Es pfeift, sirrt, klingelt, brummt und knackt im Ohr und das nicht nur nach einer durchfeierten Nacht oder lauten Konzerten, sondern ständig und ohne erkennbaren Grund. Verschwindet das dauerhafte Ohrensausen nicht von selbst, wird meistens ein HNO-Arzt aufgesucht, der dann die Diagnose Tinnitus stellt. Betroffene können Wochen, Monate oder Jahre darunter leiden. Aber was genau bedeutet „Tinnitus“? Und was kann man tun, wenn man selbst davon betroffen ist?
Ein Tinnitus kann sich ganz unterschiedlich anhören. Manche hören das klassische Piepen im Ohr, viele aber auch eher ein Summen, Sausen oder Knacken. In den allermeisten Fällen ist das Ohrgeräusch subjektiv, d.h. nur die Person selbst kann es hören. Nur in ganz seltenen Fällen ist er von außen hörbar, z.B. wenn der Arzt ein Stethoskop an das Ohr hält. Der Tinnitus entsteht dann durch Verknöcherungen oder Anomalien im Gehörgang.
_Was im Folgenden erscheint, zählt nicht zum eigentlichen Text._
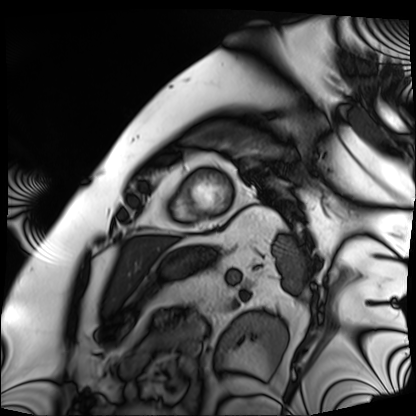
modality — cardiac MRI | subject group — patient.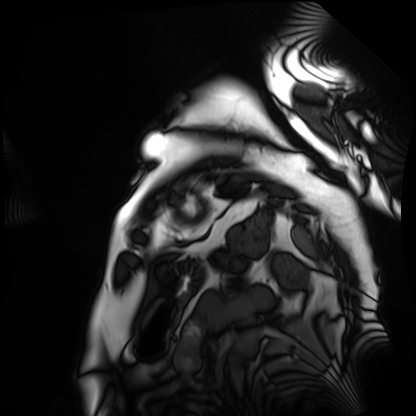
Q: What kind of scan is this?
A: Cardiac MRI.
Subject group: patient.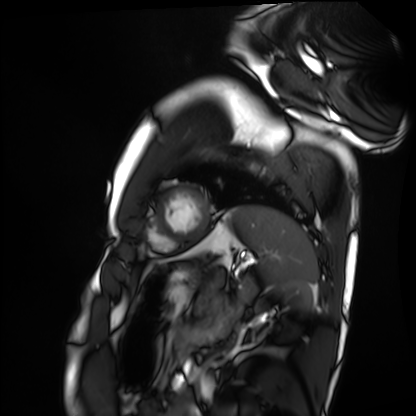
Cardiac MRI. Subject group: healthy volunteer.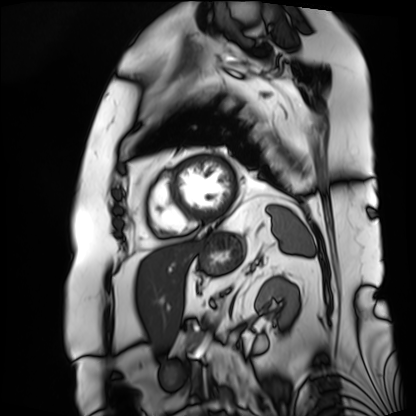
modality: cardiac MRI; subject group: patient.

Akuter und chronischer Tinnitus
Ärzte unterscheiden zwischen drei Formen: Die akute Form, die subakute und die chronische Form. Akut bedeutet, dass das Ohrensausen gerade erst begonnen hat (weniger als drei Monate). Bei subakuten und chronischen Formen besteht es schon länger (mehr als drei Monate bzw. länger als ein Jahr). Diese Einteilung beruft sich vor allem auf den zeitlichen Verlauf der Erkrankung. Sie sagt nichts über die Behandelbarkeit des Tinnitus aus. Auch bei einem chronischen Verlauf macht die Behandlung Sinn.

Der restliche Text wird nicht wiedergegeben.